A: Don't speak badly about anyone else's fitness routines—this is not a good bonding strategy. Ask open ended questions, be a good listener. Ask the learner "how did that feel?" rather than jumping to conclusions based on observation and saying "Wow, so much better th is time!".

Translation to Data Science

Similarly, don't speak poorly about anyone's code, coding styles, or programming languges or conventions (i.e. base R vs tidyverse, python vs R). After guiding a learner through refactoring code, ask if they like it better or can understand it better—just because it looks good to you doesn't mean it makes them more comfortable with their code.

How to balance motivation vs. instruction?

A: most clients don't get a lot from cheerleading. Work to connect to the client values, which might take work to discover. E.g. if you think of yourself as a person who goes to the gym 4 times a week, then that's motivation to go to the gym. Refrain from criticism—when clients haven't kept up with exercise, ask why, don't criticise. "Habit stacking"—finding ways to attach fitness to other habits. Easier to do things together (e.g. put vitamin bottle in front of coffee grinder to force the habit of taking vitamins with morning coffee).

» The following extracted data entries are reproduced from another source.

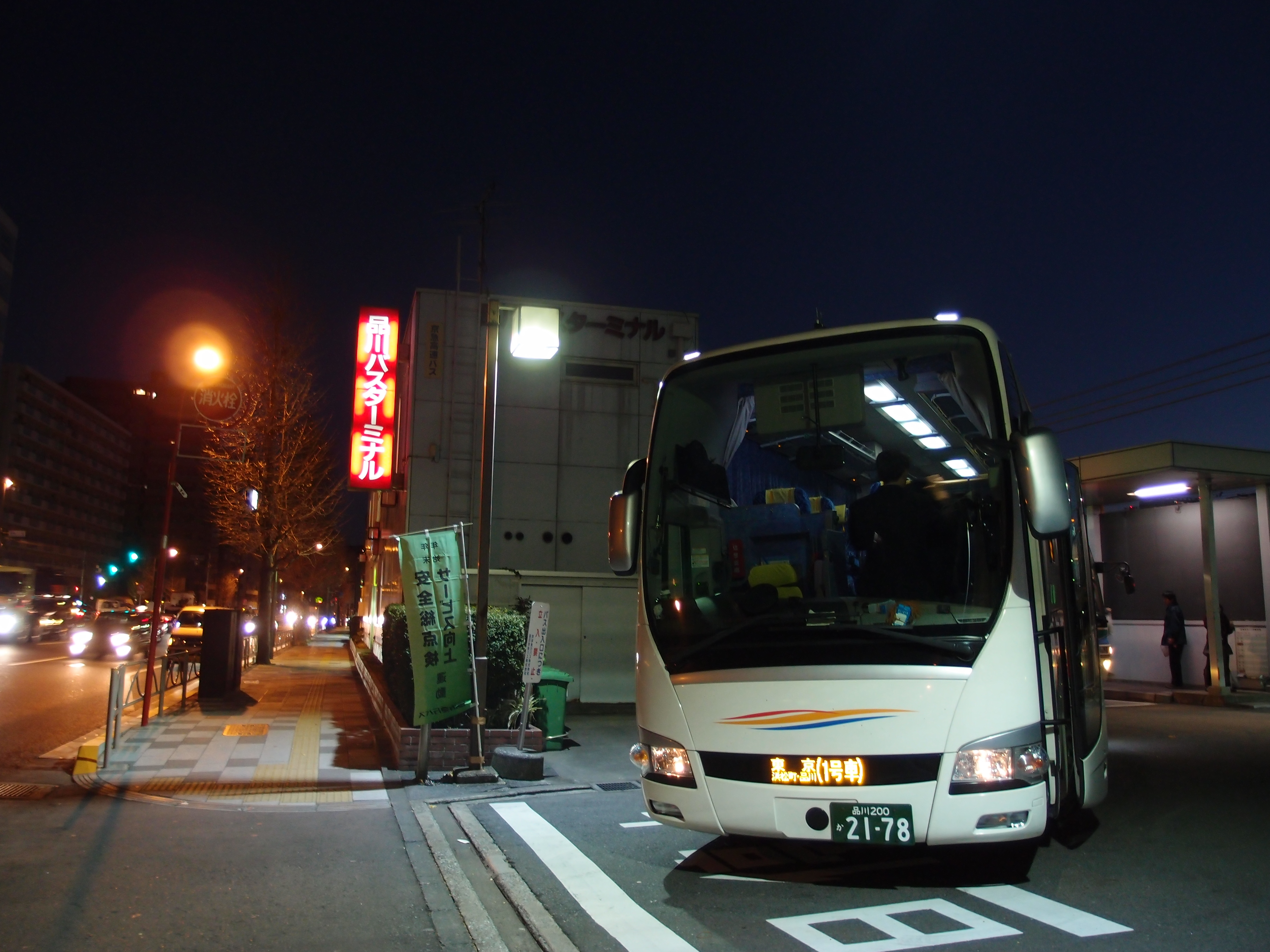 京急品川バスターミナルに到着した京浜急行バス運行のパイレーツ号（今治国際ホテル→品川BT）
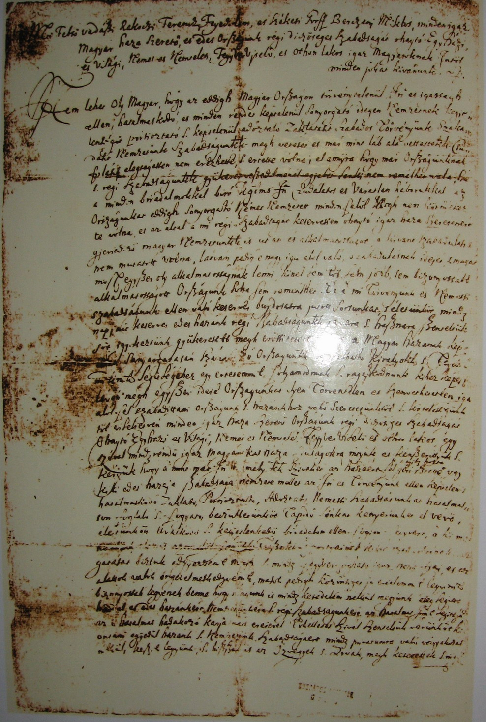 Rákóczi brezáni kiáltványa
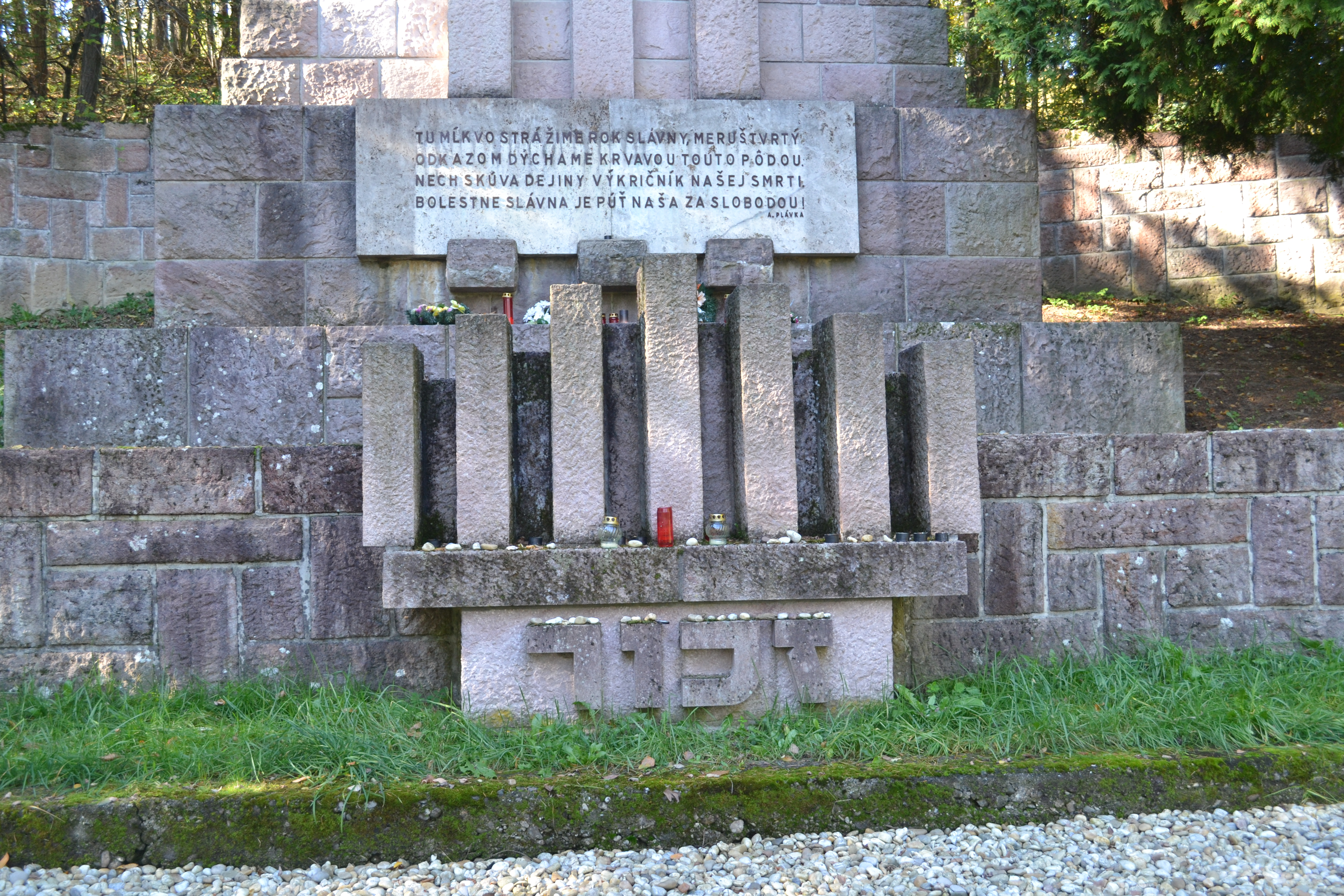 Detail na súčasť Pamätníka obetiam fašizmu v Kremničke - židovskú sviecu zvanú Menora od slovensko-izraelského architekta Juraja Arieha Fatrana. V spodnej časti je nápis v hebrejčine - Zachor (Pamätaj)
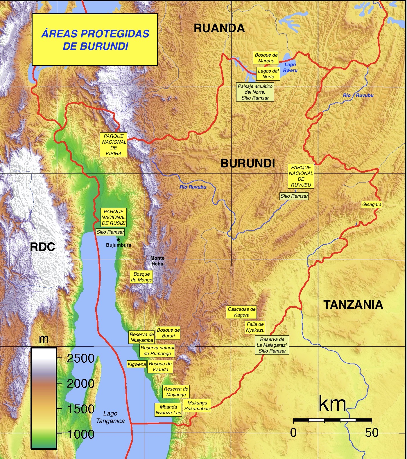 Mapa topográfico de Burundi Created with GMT from public domain SRTM data, con áreas protegidas añadidas
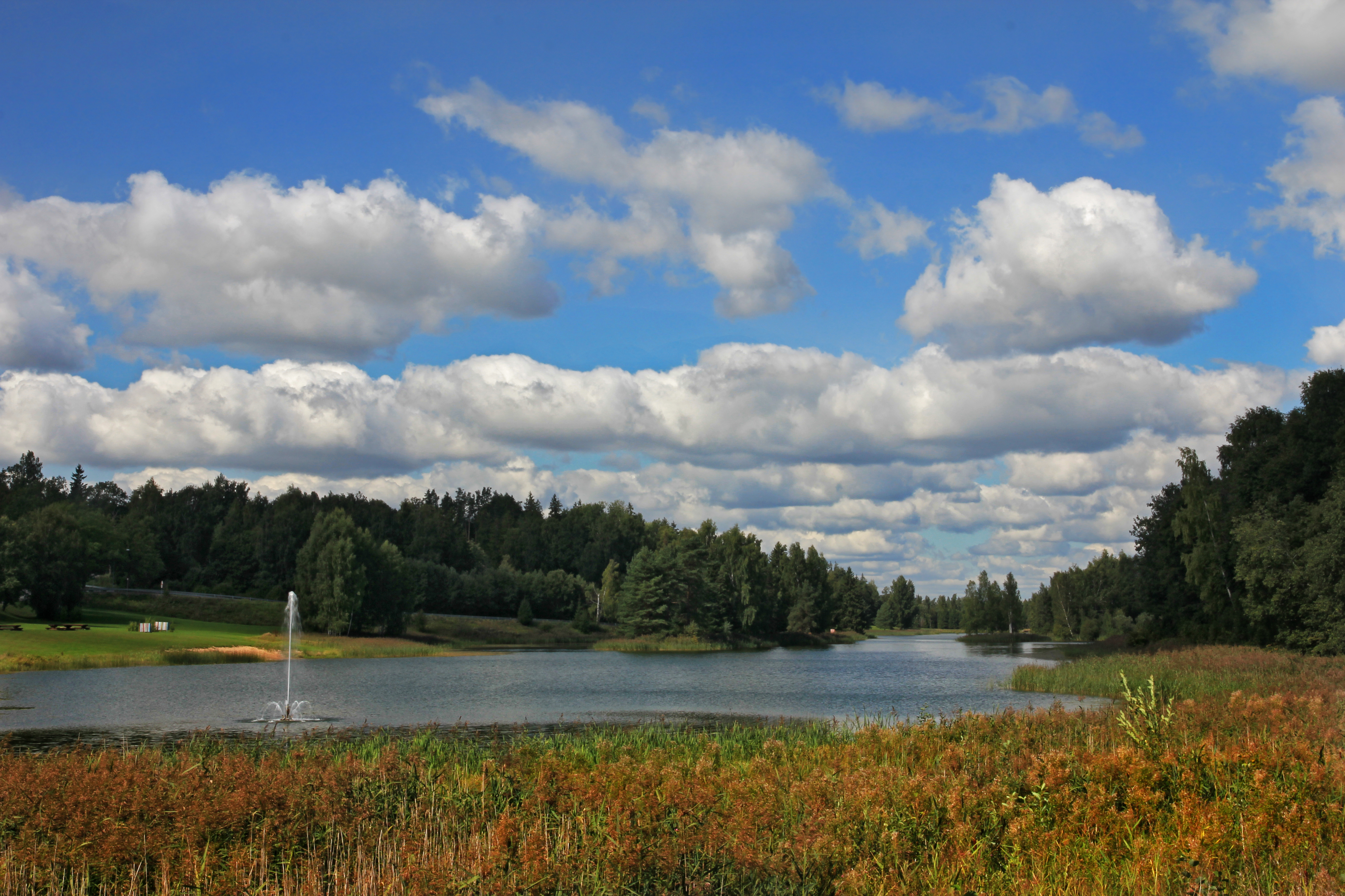 Karksi ürgorg
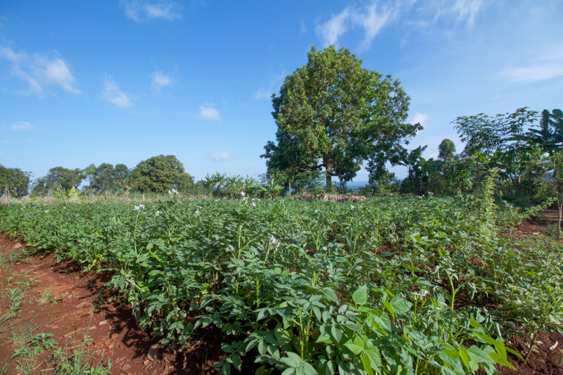 Un champ de culture de pomme de terre.
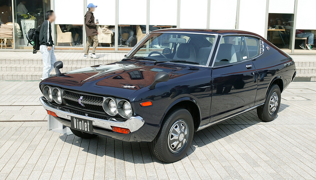 Datsun Violet 710 2door Hardtop.
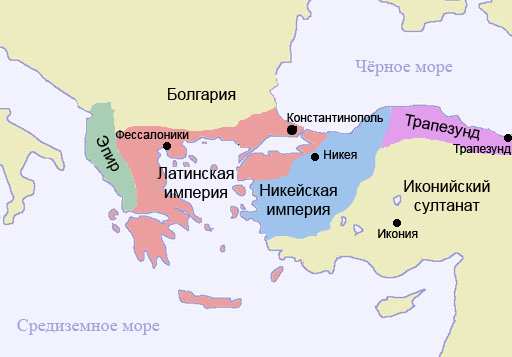 Русифицированная версия File:Byzantium1204.png.
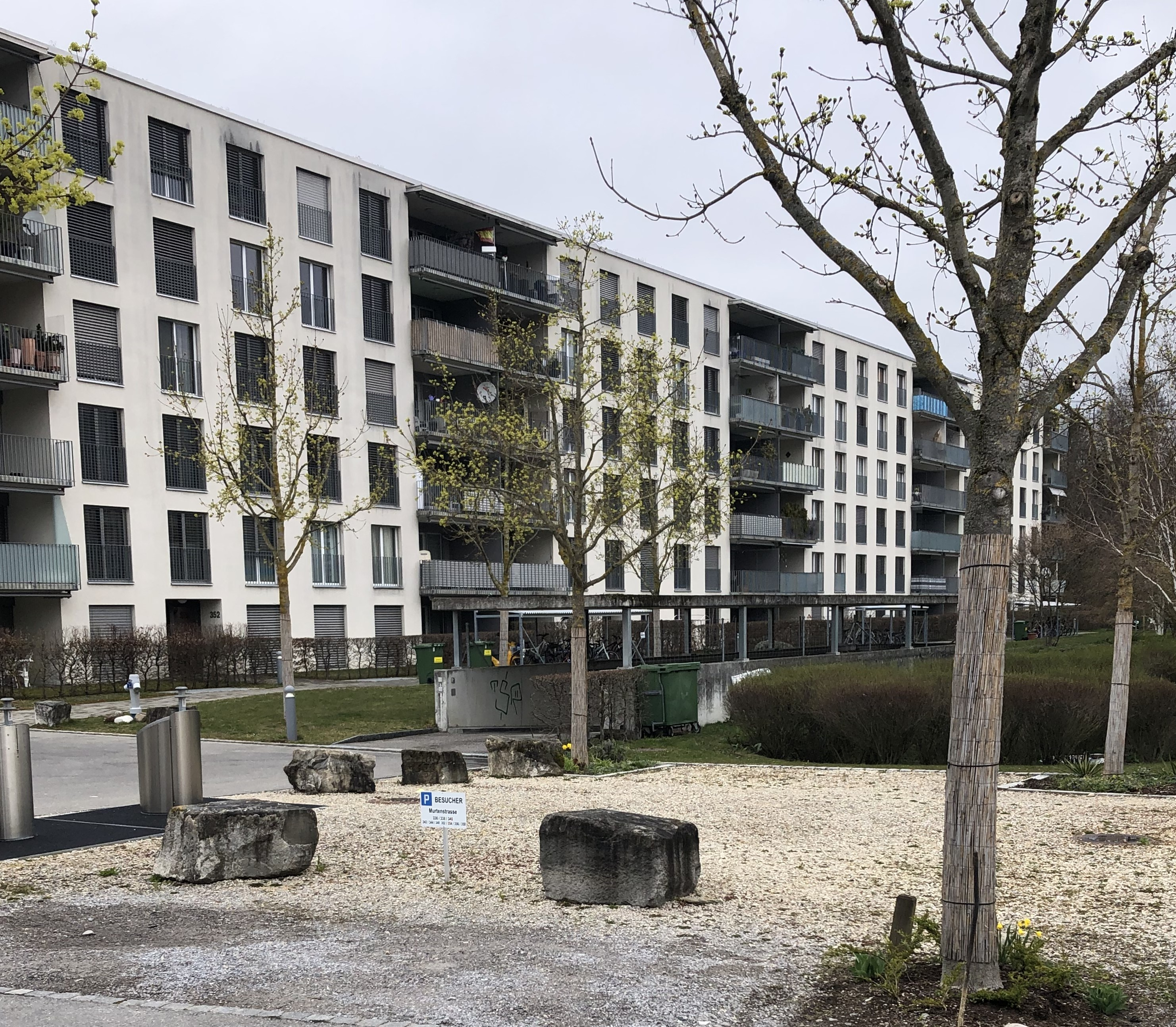 Ackerli Wohnbebauung
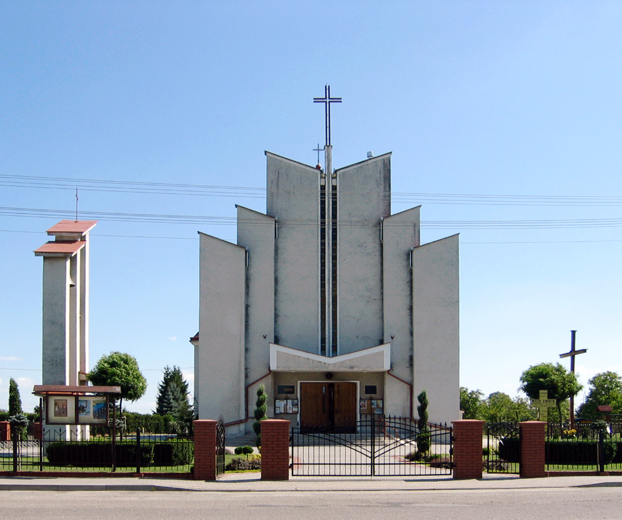 Czarna - Kościół
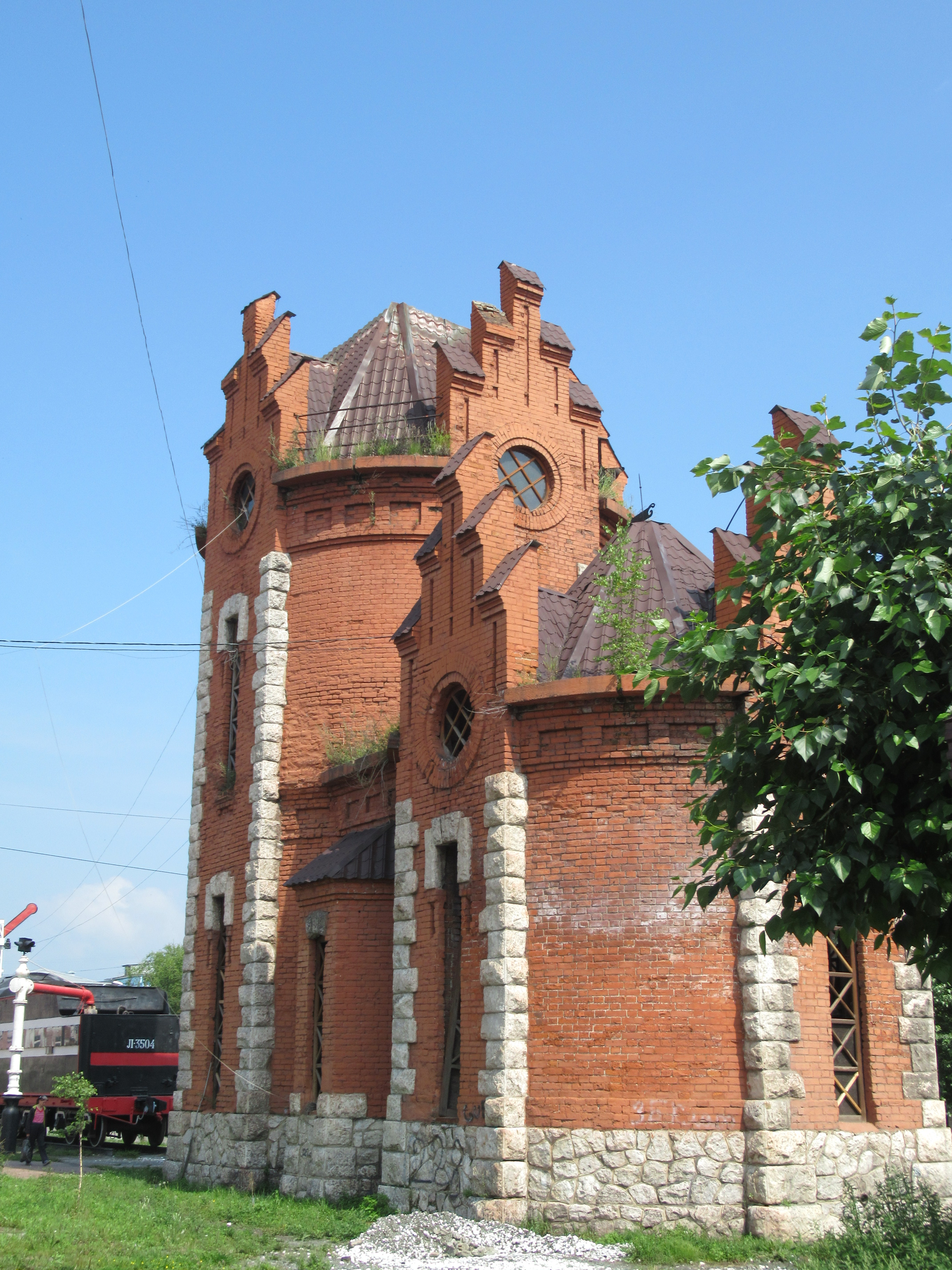 Водонапорная башня: улица Советская, 44, Слюдянка, Слюдянский район, Иркутская область
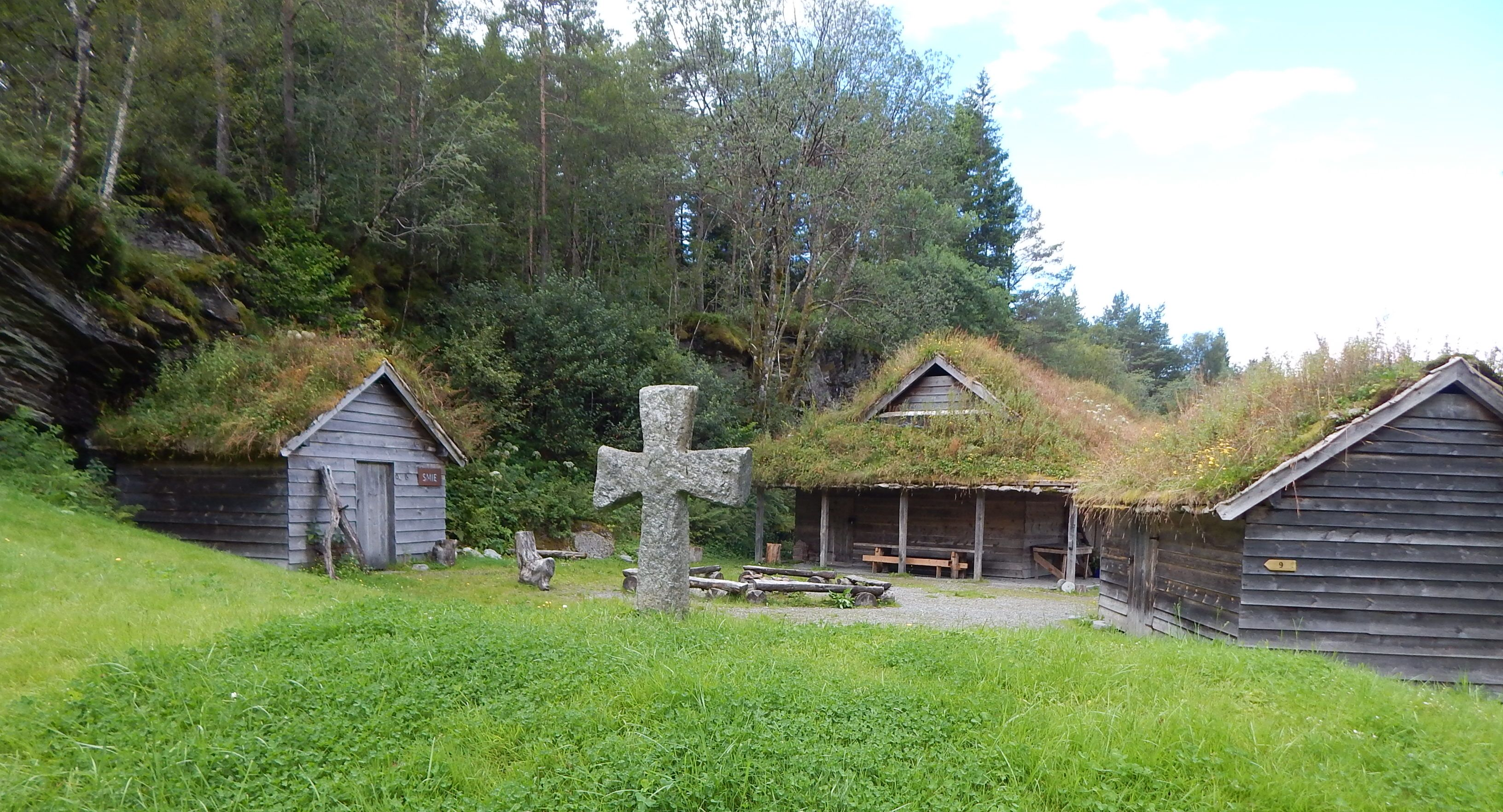 Kvernsteinsparken i Hyllestad

Translation to Data Science

Remind learner of or demonstrate the benefits of putting effort into reproducibility and coding best practices. Rather than generic positive reinforcment, get learner to reflect on practical benefits of implementing what they've learned. Regarding "habit stacking"—encourage learners to set up research compendia with all the best practices from the beginning. E.g. create a new github repo, clone it as an RStudio project, create their folder structure and a README.md, and activate renv (mayhbe) before adding data. If all of that stuff is part of the setup, it may be easier to remember to do it. Also, encourage learners to document as they go to make a habit of continually updating documentation and metadata as their project evolves.